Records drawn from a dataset
◇ ◇ ◇ ◇

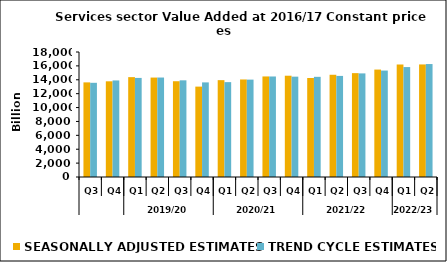
| Category | SEASONALLY ADJUSTED ESTIMATES | TREND CYCLE ESTIMATES |
|---|---|---|
| 0 | 13625.705 | 13564.063 |
| 1 | 13778.793 | 13904.42 |
| 2 | 14380.371 | 14267.76 |
| 3 | 14318.282 | 14324.217 |
| 4 | 13791.006 | 13921.26 |
| 5 | 13015.446 | 13623.449 |
| 6 | 13946.075 | 13660.53 |
| 7 | 14043.549 | 14023.027 |
| 8 | 14479.076 | 14474.576 |
| 9 | 14584.65 | 14449.384 |
| 10 | 14257.073 | 14423.668 |
| 11 | 14721.104 | 14556.749 |
| 12 | 14955.812 | 14919.343 |
| 13 | 15471.198 | 15326.371 |
| 14 | 16199.839 | 15829.792 |
| 15 | 16208.015 | 16266.065 |
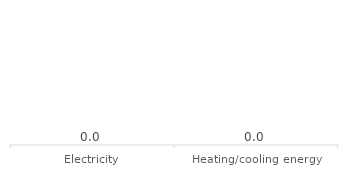
| Category | Series 0 |
|---|---|
| Electricity | 0 |
| Heating/cooling energy | 0 |
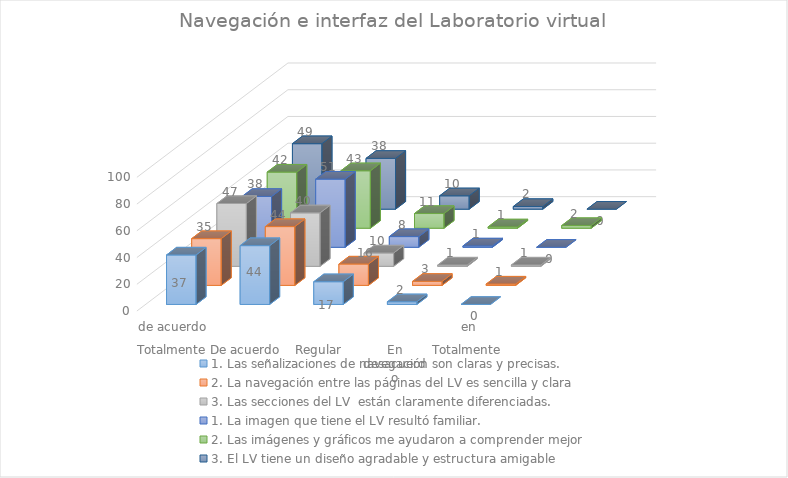
| Category | 1. Las señalizaciones de navegación son claras y precisas. | 2. La navegación entre las páginas del LV es sencilla y clara | 3. Las secciones del LV  están claramente diferenciadas. | 1. La imagen que tiene el LV resultó familiar. | 2. Las imágenes y gráficos me ayudaron a comprender mejor | 3. El LV tiene un diseño agradable y estructura amigable |
|---|---|---|---|---|---|---|
| 0 | 37 | 35 | 47 | 38 | 42 | 49 |
| 1 | 44 | 44 | 40 | 51 | 43 | 38 |
| 2 | 17 | 16 | 10 | 8 | 11 | 10 |
| 3 | 2 | 3 | 1 | 1 | 1 | 2 |
| 4 | 0 | 1 | 1 | 0 | 2 | 0 |

◇ ◇ ◇ ◇

* [EXERCISE DIRECTIONS]:
When the word "Category" occurs in a line above, list that line.

* [TASK RESULT]:
| Category | SEASONALLY ADJUSTED ESTIMATES | TREND CYCLE ESTIMATES |
| Category | Series 0 |
| Category | 1. Las señalizaciones de navegación son claras y precisas. | 2. La navegación entre las páginas del LV es sencilla y clara | 3. Las secciones del LV  están claramente diferenciadas. | 1. La imagen que tiene el LV resultó familiar. | 2. Las imágenes y gráficos me ayudaron a comprender mejor | 3. El LV tiene un diseño agradable y estructura amigable |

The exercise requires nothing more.